Director Compensation (context for dual role)
- Non-employee directors receive retainers (cash and stock), but NEOs do not receive fees for service on WTM’s Board or for boards of wholly/majority-owned subs. When Mr. Caffrey becomes CEO-director, he should not receive director fees at WTM.
Say-on-Pay & Shareholder Feedback
- Outreach: In 2024, Board/management engaged holders of 72% of shares outstanding, meeting with holders of 37%; feedback supportive of compensation alignment and governance.
- 2025 Proposals include advisory vote on executive compensation and LTIP amendment; Board recommends FOR.
Investment Implications
- Alignment: High equity leverage (PSUs/RSUs) tied to CVPS and multi-year cliffs aligns incentives with ABVPS compounding; ownership guidelines (10x salary for top execs) reinforce alignment; NEOs in compliance as of 12/31/2024.
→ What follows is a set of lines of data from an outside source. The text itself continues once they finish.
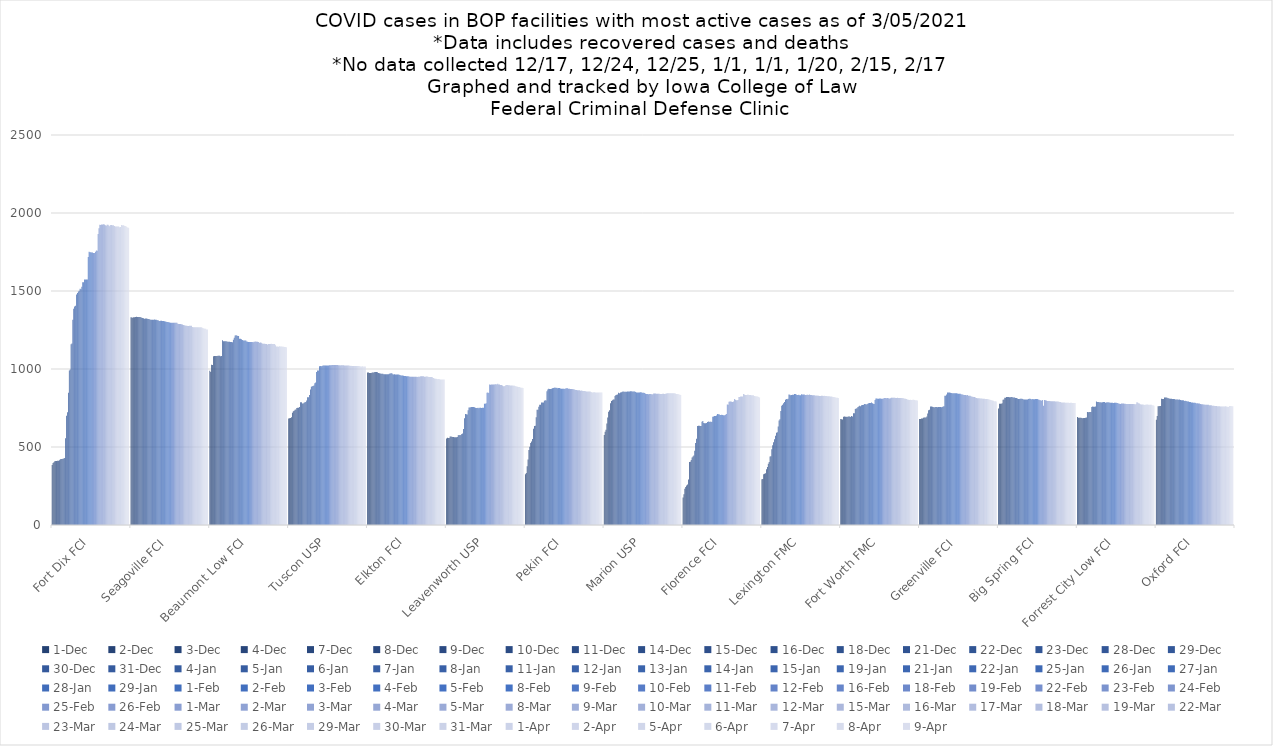
| Category | 1-Dec | 2-Dec | 3-Dec | 4-Dec | 7-Dec | 8-Dec | 9-Dec | 10-Dec | 11-Dec | 14-Dec | 15-Dec | 16-Dec | 18-Dec | 21-Dec | 22-Dec | 23-Dec | 28-Dec | 29-Dec | 30-Dec | 31-Dec | 4-Jan | 5-Jan | 6-Jan | 7-Jan | 8-Jan | 11-Jan | 12-Jan | 13-Jan | 14-Jan | 15-Jan | 19-Jan | 21-Jan | 22-Jan | 25-Jan | 26-Jan | 27-Jan | 28-Jan | 29-Jan | 1-Feb | 2-Feb | 3-Feb | 4-Feb | 5-Feb | 8-Feb | 9-Feb | 10-Feb | 11-Feb | 12-Feb | 16-Feb | 18-Feb | 19-Feb | 22-Feb | 23-Feb | 24-Feb | 25-Feb | 26-Feb | 1-Mar | 2-Mar | 3-Mar | 4-Mar | 5-Mar | 8-Mar | 9-Mar | 10-Mar | 11-Mar | 12-Mar | 15-Mar | 16-Mar | 17-Mar | 18-Mar | 19-Mar | 22-Mar | 23-Mar | 24-Mar | 25-Mar | 26-Mar | 29-Mar | 30-Mar | 31-Mar | 1-Apr | 2-Apr | 5-Apr | 6-Apr | 7-Apr | 8-Apr | 9-Apr |
|---|---|---|---|---|---|---|---|---|---|---|---|---|---|---|---|---|---|---|---|---|---|---|---|---|---|---|---|---|---|---|---|---|---|---|---|---|---|---|---|---|---|---|---|---|---|---|---|---|---|---|---|---|---|---|---|---|---|---|---|---|---|---|---|---|---|---|---|---|---|---|---|---|---|---|---|---|---|---|---|---|---|---|---|---|---|---|
| Fort Dix FCI | 385 | 398 | 402 | 408 | 410 | 411 | 412 | 412 | 415 | 421 | 423 | 423 | 424 | 427 | 430 | 556 | 700 | 723 | 847 | 991 | 997 | 1158 | 1163 | 1316 | 1387 | 1401 | 1406 | 1478 | 1487 | 1497 | 1502 | 1515 | 1512 | 1527 | 1556 | 1556 | 1574 | 1573 | 1573 | 1574 | 1718 | 1751 | 1748 | 1748 | 1747 | 1746 | 1743 | 1743 | 1751 | 1760 | 1758 | 1865 | 1902 | 1925 | 1923 | 1927 | 1927 | 1928 | 1926 | 1921 | 1918 | 1924 | 1925 | 1920 | 1915 | 1923 | 1923 | 1922 | 1922 | 1917 | 1913 | 1913 | 1913 | 1913 | 1913 | 1909 | 1910 | 1923 | 1921 | 1921 | 1918 | 1917 | 1915 | 1910 | 1906 | 1906 |
| Seagoville FCI | 1331 | 1330 | 1329 | 1332 | 1332 | 1334 | 1335 | 1334 | 1334 | 1334 | 1333 | 1331 | 1329 | 1327 | 1326 | 1322 | 1324 | 1324 | 1322 | 1321 | 1320 | 1317 | 1316 | 1315 | 1316 | 1316 | 1317 | 1316 | 1315 | 1313 | 1314 | 1308 | 1307 | 1309 | 1309 | 1308 | 1308 | 1306 | 1305 | 1303 | 1302 | 1301 | 1300 | 1298 | 1297 | 1297 | 1296 | 1297 | 1296 | 1297 | 1297 | 1297 | 1290 | 1289 | 1288 | 1288 | 1287 | 1285 | 1282 | 1281 | 1279 | 1277 | 1277 | 1275 | 1276 | 1278 | 1278 | 1278 | 1269 | 1268 | 1267 | 1268 | 1268 | 1268 | 1267 | 1267 | 1268 | 1268 | 1268 | 1264 | 1262 | 1259 | 1258 | 1258 | 1254 | 1254 |
| Beaumont Low FCI | 989 | 980 | 1027 | 1025 | 1081 | 1084 | 1084 | 1084 | 1084 | 1085 | 1085 | 1085 | 1081 | 1083 | 1184 | 1178 | 1178 | 1178 | 1178 | 1176 | 1175 | 1174 | 1175 | 1173 | 1173 | 1172 | 1187 | 1201 | 1215 | 1217 | 1214 | 1211 | 1211 | 1194 | 1194 | 1190 | 1186 | 1183 | 1182 | 1182 | 1182 | 1177 | 1174 | 1173 | 1173 | 1173 | 1173 | 1173 | 1172 | 1174 | 1174 | 1176 | 1175 | 1174 | 1173 | 1169 | 1170 | 1168 | 1163 | 1162 | 1162 | 1162 | 1161 | 1160 | 1157 | 1161 | 1161 | 1161 | 1162 | 1160 | 1160 | 1160 | 1161 | 1153 | 1145 | 1144 | 1142 | 1146 | 1145 | 1145 | 1144 | 1143 | 1142 | 1141 | 1141 | 1140 |
| Tuscon USP | 682 | 684 | 686 | 691 | 720 | 729 | 733 | 738 | 741 | 750 | 752 | 752 | 756 | 787 | 787 | 779 | 779 | 784 | 787 | 789 | 798 | 819 | 819 | 833 | 869 | 887 | 889 | 891 | 895 | 908 | 913 | 981 | 990 | 990 | 1017 | 1019 | 1018 | 1019 | 1023 | 1023 | 1023 | 1022 | 1022 | 1022 | 1023 | 1024 | 1024 | 1024 | 1025 | 1025 | 1025 | 1025 | 1025 | 1025 | 1025 | 1024 | 1024 | 1023 | 1024 | 1024 | 1024 | 1024 | 1023 | 1023 | 1022 | 1023 | 1022 | 1022 | 1020 | 1021 | 1020 | 1019 | 1019 | 1020 | 1020 | 1020 | 1019 | 1019 | 1019 | 1018 | 1016 | 1016 | 1017 | 1016 | 1016 | 1016 |
| Elkton FCI | 977 | 977 | 975 | 975 | 974 | 978 | 978 | 978 | 980 | 981 | 981 | 979 | 975 | 973 | 971 | 970 | 970 | 969 | 966 | 966 | 966 | 966 | 966 | 966 | 969 | 971 | 973 | 973 | 967 | 965 | 966 | 964 | 965 | 965 | 965 | 963 | 961 | 959 | 959 | 959 | 957 | 955 | 955 | 953 | 953 | 953 | 952 | 951 | 951 | 951 | 951 | 951 | 951 | 951 | 950 | 948 | 950 | 951 | 951 | 953 | 953 | 953 | 953 | 951 | 951 | 952 | 952 | 950 | 948 | 948 | 948 | 948 | 947 | 943 | 939 | 938 | 937 | 936 | 934 | 936 | 934 | 933 | 933 | 932 | 933 | 933 |
| Leavenworth USP | 554 | 559 | 558 | 558 | 567 | 568 | 566 | 564 | 564 | 563 | 563 | 563 | 564 | 576 | 577 | 575 | 577 | 584 | 586 | 615 | 685 | 712 | 710 | 709 | 735 | 754 | 754 | 755 | 756 | 756 | 756 | 755 | 751 | 750 | 750 | 751 | 748 | 752 | 751 | 750 | 752 | 752 | 778 | 777 | 781 | 847 | 850 | 846 | 900 | 899 | 901 | 901 | 901 | 900 | 902 | 903 | 901 | 905 | 901 | 900 | 897 | 897 | 895 | 890 | 889 | 891 | 898 | 898 | 898 | 896 | 896 | 894 | 895 | 895 | 893 | 894 | 891 | 890 | 888 | 887 | 884 | 885 | 882 | 880 | 880 | 879 |
| Pekin FCI | 326 | 333 | 376 | 420 | 480 | 502 | 526 | 536 | 552 | 617 | 635 | 636 | 690 | 739 | 739 | 758 | 771 | 771 | 786 | 786 | 785 | 796 | 800 | 798 | 858 | 868 | 873 | 871 | 872 | 874 | 876 | 879 | 880 | 881 | 879 | 880 | 877 | 878 | 879 | 875 | 874 | 873 | 873 | 873 | 872 | 876 | 876 | 876 | 874 | 873 | 872 | 871 | 871 | 870 | 870 | 867 | 865 | 865 | 864 | 864 | 863 | 861 | 862 | 860 | 859 | 859 | 859 | 857 | 856 | 855 | 855 | 855 | 855 | 852 | 850 | 850 | 851 | 851 | 850 | 849 | 849 | 849 | 849 | 849 | 850 | 850 |
| Marion USP | 577 | 597 | 611 | 650 | 689 | 726 | 736 | 781 | 795 | 799 | 804 | 805 | 827 | 833 | 835 | 836 | 847 | 845 | 850 | 851 | 854 | 855 | 854 | 854 | 854 | 854 | 856 | 856 | 855 | 857 | 858 | 855 | 855 | 855 | 855 | 853 | 850 | 850 | 850 | 850 | 851 | 851 | 848 | 848 | 848 | 846 | 841 | 840 | 839 | 838 | 839 | 839 | 839 | 836 | 838 | 843 | 843 | 843 | 842 | 841 | 841 | 841 | 840 | 839 | 840 | 841 | 841 | 840 | 841 | 843 | 845 | 845 | 845 | 845 | 845 | 845 | 845 | 845 | 844 | 843 | 840 | 840 | 840 | 837 | 835 | 834 |
| Florence FCI | 176 | 197 | 233 | 244 | 253 | 260 | 292 | 404 | 405 | 417 | 432 | 439 | 445 | 476 | 525 | 553 | 635 | 637 | 637 | 634 | 634 | 662 | 667 | 654 | 652 | 652 | 654 | 661 | 664 | 661 | 664 | 661 | 662 | 694 | 696 | 699 | 698 | 702 | 711 | 710 | 710 | 705 | 705 | 706 | 705 | 703 | 704 | 706 | 712 | 773 | 771 | 790 | 792 | 792 | 790 | 788 | 791 | 808 | 803 | 800 | 799 | 802 | 820 | 821 | 823 | 823 | 823 | 839 | 836 | 834 | 833 | 834 | 836 | 834 | 833 | 833 | 832 | 832 | 831 | 827 | 825 | 825 | 824 | 823 | 820 | 817 |
| Lexington FMC | 293 | 295 | 326 | 328 | 332 | 358 | 371 | 392 | 404 | 439 | 441 | 485 | 512 | 530 | 549 | 572 | 592 | 595 | 632 | 670 | 678 | 731 | 764 | 771 | 780 | 789 | 803 | 807 | 806 | 810 | 836 | 835 | 831 | 834 | 835 | 835 | 839 | 839 | 836 | 834 | 834 | 835 | 832 | 832 | 838 | 837 | 836 | 836 | 834 | 834 | 835 | 835 | 834 | 836 | 834 | 833 | 832 | 832 | 831 | 830 | 829 | 830 | 828 | 829 | 827 | 827 | 828 | 828 | 827 | 828 | 827 | 827 | 827 | 826 | 826 | 826 | 823 | 823 | 822 | 821 | 820 | 819 | 817 | 816 | 815 | 814 |
| Fort Worth FMC | 680 | 678 | 676 | 694 | 696 | 694 | 694 | 692 | 695 | 695 | 695 | 693 | 698 | 695 | 717 | 717 | 743 | 746 | 749 | 756 | 760 | 765 | 762 | 767 | 769 | 769 | 775 | 775 | 773 | 774 | 777 | 781 | 782 | 782 | 785 | 780 | 777 | 775 | 802 | 811 | 811 | 810 | 810 | 811 | 811 | 810 | 810 | 810 | 814 | 814 | 814 | 813 | 814 | 813 | 811 | 812 | 816 | 816 | 816 | 816 | 816 | 814 | 814 | 815 | 814 | 814 | 814 | 814 | 814 | 813 | 813 | 810 | 810 | 808 | 805 | 803 | 802 | 803 | 802 | 802 | 803 | 803 | 802 | 800 | 800 | 798 |
| Greenville FCI | 679 | 680 | 683 | 683 | 687 | 689 | 689 | 689 | 695 | 715 | 736 | 739 | 760 | 759 | 758 | 756 | 754 | 756 | 756 | 756 | 755 | 757 | 757 | 756 | 755 | 756 | 759 | 761 | 828 | 829 | 836 | 850 | 850 | 849 | 848 | 846 | 844 | 844 | 845 | 844 | 844 | 844 | 843 | 841 | 841 | 841 | 838 | 836 | 836 | 834 | 833 | 833 | 832 | 833 | 829 | 829 | 829 | 825 | 822 | 822 | 821 | 820 | 818 | 814 | 812 | 812 | 812 | 811 | 811 | 811 | 810 | 810 | 809 | 807 | 807 | 807 | 806 | 805 | 803 | 801 | 800 | 798 | 797 | 794 | 794 | 792 |
| Big Spring FCI | 746 | 777 | 777 | 777 | 781 | 803 | 804 | 815 | 815 | 820 | 820 | 820 | 819 | 819 | 820 | 820 | 818 | 818 | 818 | 814 | 814 | 811 | 808 | 807 | 810 | 810 | 809 | 807 | 805 | 804 | 804 | 804 | 805 | 807 | 809 | 809 | 807 | 804 | 807 | 806 | 806 | 807 | 807 | 807 | 804 | 803 | 800 | 800 | 797 | 801 | 765 | 801 | 800 | 798 | 795 | 795 | 795 | 795 | 794 | 793 | 793 | 793 | 793 | 792 | 792 | 791 | 791 | 790 | 789 | 788 | 786 | 786 | 785 | 785 | 783 | 783 | 783 | 783 | 783 | 782 | 783 | 783 | 782 | 782 | 782 | 782 |
| Forrest City Low FCI | 692 | 687 | 687 | 688 | 688 | 686 | 684 | 686 | 686 | 688 | 689 | 724 | 723 | 724 | 724 | 724 | 757 | 759 | 758 | 758 | 759 | 791 | 789 | 788 | 788 | 786 | 787 | 786 | 787 | 788 | 788 | 784 | 785 | 787 | 786 | 787 | 784 | 784 | 784 | 783 | 782 | 783 | 783 | 783 | 782 | 782 | 778 | 778 | 776 | 779 | 779 | 779 | 777 | 777 | 775 | 776 | 776 | 776 | 776 | 776 | 776 | 776 | 776 | 776 | 773 | 775 | 787 | 786 | 781 | 779 | 774 | 773 | 773 | 772 | 770 | 771 | 771 | 772 | 772 | 771 | 771 | 771 | 771 | 767 | 767 | 764 |
| Oxford FCI | 675 | 698 | 762 | 762 | 763 | 763 | 809 | 808 | 808 | 818 | 818 | 817 | 815 | 813 | 813 | 810 | 809 | 809 | 808 | 807 | 807 | 804 | 804 | 804 | 804 | 803 | 804 | 802 | 800 | 799 | 799 | 795 | 796 | 795 | 793 | 791 | 791 | 789 | 788 | 786 | 786 | 784 | 783 | 783 | 782 | 779 | 781 | 779 | 779 | 776 | 774 | 774 | 773 | 772 | 771 | 771 | 771 | 771 | 771 | 768 | 767 | 767 | 765 | 764 | 764 | 763 | 763 | 763 | 761 | 761 | 761 | 760 | 760 | 760 | 760 | 759 | 759 | 761 | 760 | 758 | 756 | 763 | 763 | 763 | 762 | 762 |

- Retention risk: RSU cliffs on 1/1/2026 and 1/1/2027 plus ongoing PSU cycles provide strong retention hooks; lack of fixed severance multiples reduces guaranteed exit economics (CNG discretion), increasing in-seat retention incentives.
- Trading signals: Watch for scheduled RSU vests (Jan 1 each year) and PSU settlements post fiscal year-end (potential sell-to-cover). 2022–2024 PSU max payout underscores sensitivity to CVPS prints and book value trajectory.
- Governance: Independent Chair and majority-independent board mitigate dual-role concerns when Caffrey becomes CEO-director; no hedging, double-trigger CIC, and clawbacks are shareholder-friendly.
- Performance backdrop: ABVPS growth and TSR in 2024 were solid, though CVPS slowed vs. 2022–2023; compensation responsiveness (lower 2024 bonus at 47% target) evidences pay-for-performance discipline.